En plus du nucléaire, l’autre problème est celui de la drogue. L’économie de l’opium représente 3 milliards de dollars soit 60 % du PIB officiel de l’Afghanistan. L’économie de régions entières, en particulier celle du Helmand, repose sur l’opium. Outre les dégâts importants dans les pays industrialisés, les dérivés de l’opium commencent à constituer un problème local essentiel, y compris en Iran.
L’historique de l’intervention en Afghanistan est brièvement rappelé ainsi que la séparation rapide entre la Fias et la population : les taliban se substituent au gouvernement, en particulier pour rendre justice selon la charia. Il semble que l’Otan se soit engagée dans l’aventure pour se donner une raison d’exister, mais n’a ni les moyens, ni la solidarité, ni l’appui des civils nécessaires pour réussir.
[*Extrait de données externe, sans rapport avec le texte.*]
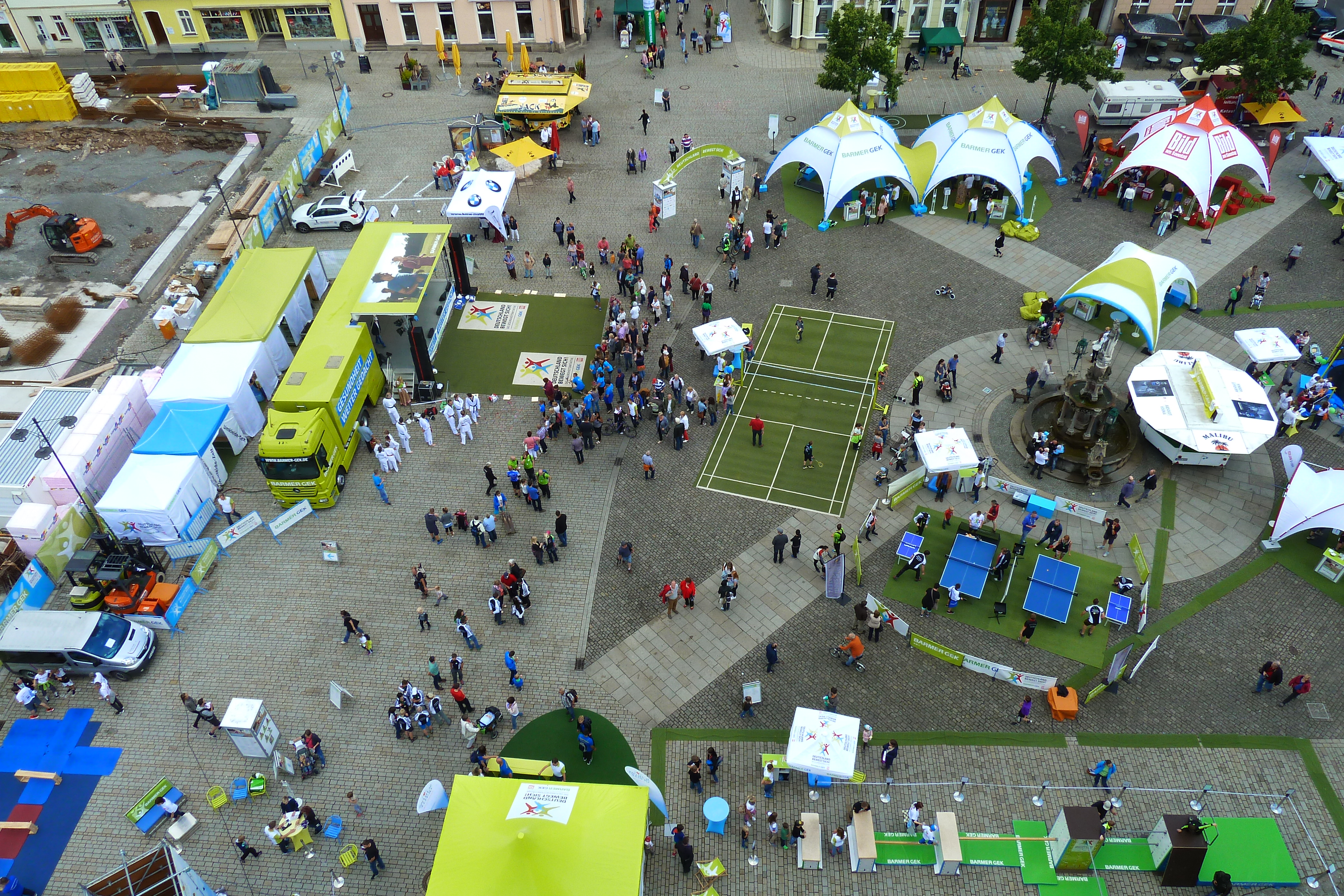 Breitensportveranstaltung "Deutschland bewegt sich" 2016 in Meiningen

L’auteur rappelle la vie politique pakistanaise de ces dernières années, avec la réélection du président Musharraf, le retour de Benazir Bhutto et son assassinat le 27 décembre 2007, les efforts de la Cour suprême pour invalider le président Musharraf, sa démission le 18 août 2008 ainsi que l’organisation des nouvelles élections. Depuis l’écriture du livre, les récents sondages, en montrant le peu de popularité du président Zardari, veuf de Benazir Bhutto, donnent totalement raison à l’ouvrage. La question de l’Afghanistan et du Pakistan a d’ailleurs fait tomber plusieurs gouvernements engagés dans l’aventure afghane : à Rome, Romano Prodi en février 2007, rétabli mais resté fragile ; à Tokyo, Shinzo Abe en septembre 2007.
L’auteur dénonce les tensions en Afghanistan entre forces nationales dans l’Otan dont les missions et les contraintes d’emploi sont différentes. Rappelons la mort de 10 soldats français, à proximité de Kaboul, le 18 août 2008, et les blessures de 21 autres. Dans les Fata, les taliban reprennent toutes les positions de l’armée et assument les fonctions régaliennes. Les attentats de Bombay ont fait 170 morts du 26 au 29 novembre 2008. Tous les terroristes étaient des Pakistanais du Lashkar-i-Taiba. Les infiltrations de terroristes pakistanais ont aussi repris au Cachemire. Cependant, de nombreuses attaques américaines ciblées grâce aux renseignements ont permis d’abattre plusieurs chefs taliban.
En 2008, l’Irak a coûté 12,5 milliards de dollars par mois, et l’Afghanistan 3,5 milliards par mois, aux seuls États-Unis, sans compter les dépenses des autres nations. La saignée financière dépasse donc celle de la guerre du Vietnam et repose sur un financement basé sur l’endettement et non pas sur l’impôt. La situation financière constitue donc la menace constante d’une crise. Problème supplémentaire : « l’Ouzbékistan est un baril de poudre » et toute l’Asie du centre risquerait de s’embraser.
L’ouvrage, souvent engagé dans sa critique, est clair. En rappelant les données historiques et sociologiques, il concourt, au moins, à faire connaître les hypothèses de départ pour réfléchir aux stratégies possibles d’évolution.